The effectiveness and accuracy of the prediction using these simplified models has been validated by comparison of the measured results in actual ships and the predicted results.

Thus, it is confirmed that the easy and quick creation of analysis models has a significant impact on saving the time and effort required for ship noise analysis thereby providing a high potential tool for the optimum design of ship noise control.

3.3 Noise Prediction Program

Here, the simplified SEA method is applied, where only the sound energy transmission due to the flexural vibration modes of an element is taken into account.

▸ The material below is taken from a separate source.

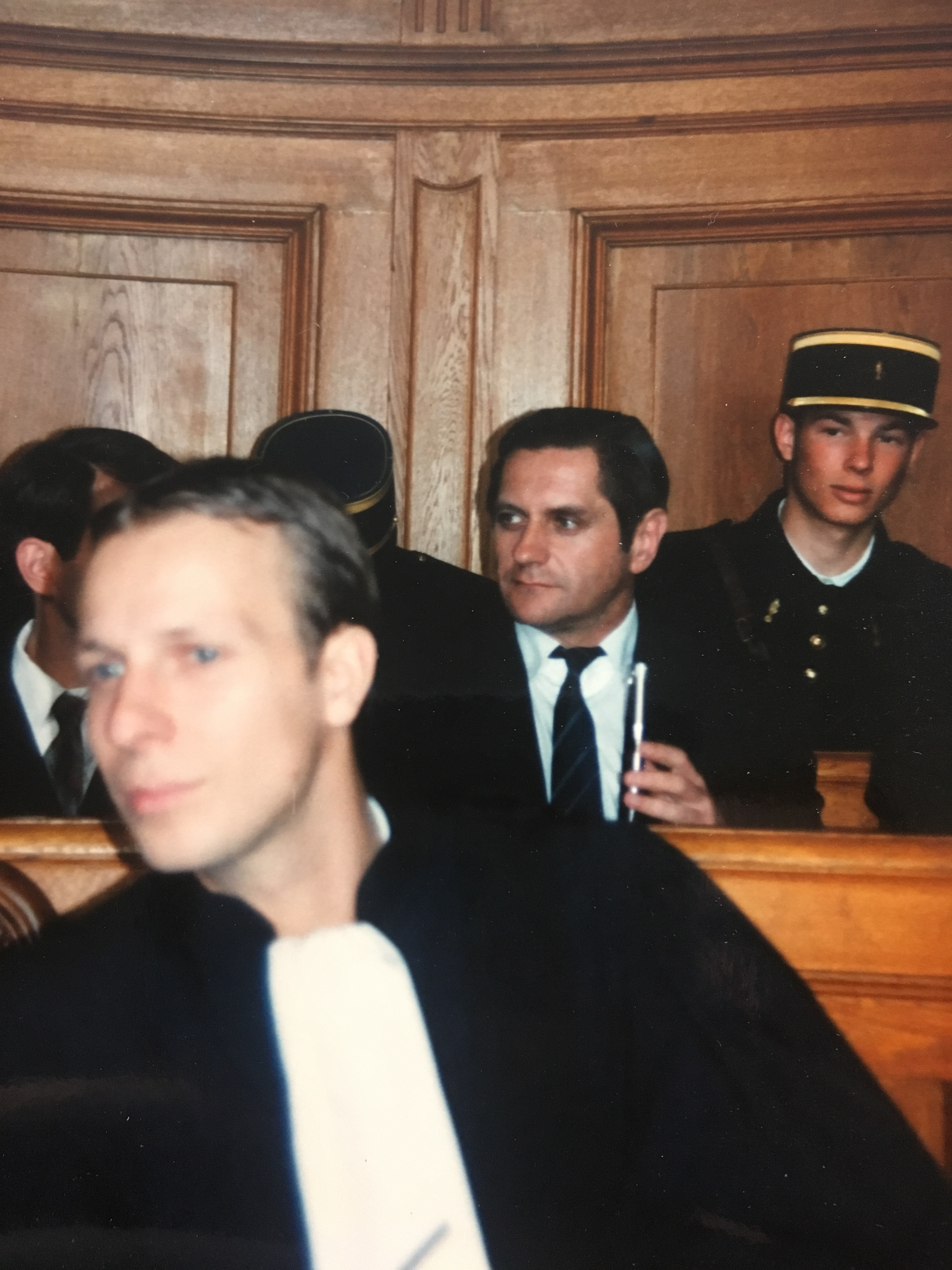 Maxime Leroux (au centre) sur le tournage du film "Les Alsaciens ou les Deux Mathilde" en 1995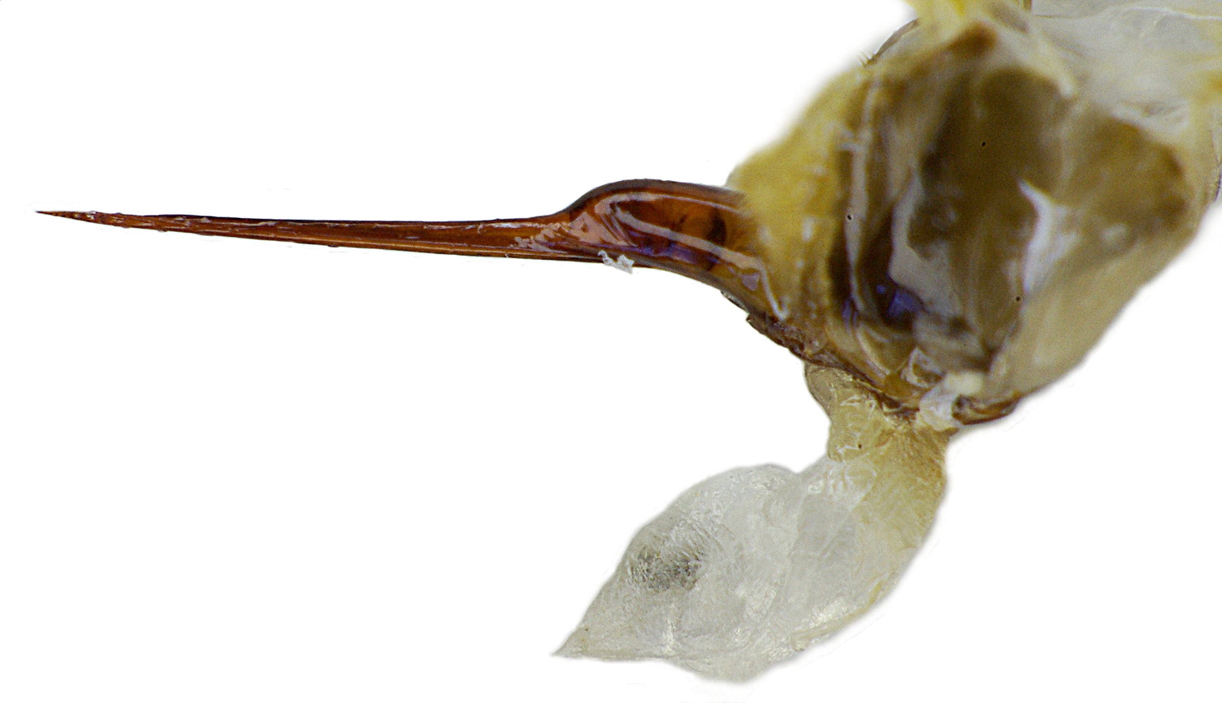 Stachel von Apis mellifera

The effects caused by the simplified analysis can be adjusted by introducing a tuning process for the loss factors such as the internal loss factor η_i and the coupling loss factor η_i as shown in Figure 9. The effectiveness of this procedure has been experimentally validated [3].

Figure 9:

Program flow of noise prediction function

Moreover, the operation of the noise prediction is easily executed by one-push, using the simplified model and the formulated DB system, according to the following six functional steps by the work bench as shown in Figure 10.

Figure 10:

Work Bench for SNA function

① Create model function (Model read on to TSV)

② Modify model function (Model merge, add parts, and delete)

③ Set property function (Read DB, and define calculation condition, material and thickness, damping material, pillar, draft, tank and boundary condition)

④ Set source function (Define sound source of Structure-borne, Air-borne, AC &Vent, Ex. Fan and Exhaust sound)

⑤ Run solver (Perform analysis as per the program flow shown in Figure 9, by 1/1 or 1/3 Octave band basis, and recalculate due to the modification of the model and DB for tuning operation.

⑥ Show result function (Display of analysis results for confirmation, by overall value, octave band curve, and contour figure (vibration velocity/acceleration/energy, sound pressure, element thickness, mode number, and loss factors)

3.4 Result View Program

To verify the analysis results in comparison with the measured data, the following two functional steps are performed after step ⑥ in the previous subsection.

⑦ Plot function (Output of calculation result for verification study by plotting the response of elements, frequency and cabin on the basis of frequency or element)

⑧ Tuning function (MS Excel file output of factors for tuning)

The cycle of steps from ⑧ back to ⑤is repeated for the tuning operation as shown in Figure 9, which is the most important and invaluable function for practical ship noise control procedures with reference to the measured data.